NU Online News Service, Nov. 18, 2:01 p.m. EST
Leadership in Florida seems committed to shrinking the size of the state's exposures to a major hurricane, says Robert Hartwig, president of the Insurance Information Institute.
“It appears they understand prices need to increase at Citizens Property Insurance Corp.,” Hartwig says. “They should also be encouraging greater private-sector involvement.”
Citizens, the state entity set up to be the Sunshine State's insurer of last resort, has become Florida's largest property insurer. Though recent legislation has allowed Citizens to gradually increase rates, past efforts to artificially depress rates has kept Citizens in competition with the private market.
“Florida is on the right track but its problems will not be solved overnight,” Hartwig says. “It will take [Gov. Rick Scott's] entire first term and probably beyond that. The problems of Florida can only be solved gradually.”
That is because the new attitude to permit rate increases at Citizens and among primary carriers cannot immediately dig Florida out of the hole it dug due to legislatively suppressing rates following busy hurricane seasons in 2004 and 2005. Actuarial soundness can only be achieved over time unless insurers are permitted to institute enormous rate increases.

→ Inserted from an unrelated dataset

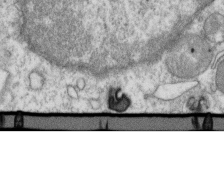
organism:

Insurers would like to see more legislation making it more difficult for new leadership to come in and change the progress that has been made, Hartwig notes.
Direct-written premiums in homeowners' multi-peril increased 9.2 percent compared to an increase of 4.9 percent in the rest of the U.S. in 2010
However, in 2008, direct written premiums in Florida decreased 15.6 percent in 2008 compared to a 0.5 percent increase for the rest of the U.S.
Hartwig recently gave a presentation in Orlando, Fla. at the Annual Insurance Summit. The economist's comprehensive slideshow outlines the insurance industry's role in Florida's growth as the state recovers from the overall U.S. economic crisis.
Florida's economy sank faster than the rest of the U.S, as the real-estate bubble burst and unemployment rose.
Scott and other officials are also leading a charge to reform the state's no-fault law, which requires drivers to buy $10,000 in personal injury protection (PIP).
Hartwig's presentation reveals fraud and abuse in the state's PIP system has cost Floridians $1 billion since 2009.
This fraud and abuse has basically attached a “fraud tax” to insurance rates. In 2011, this average estimated fraud tax is $57.60 per vehicle in Florida.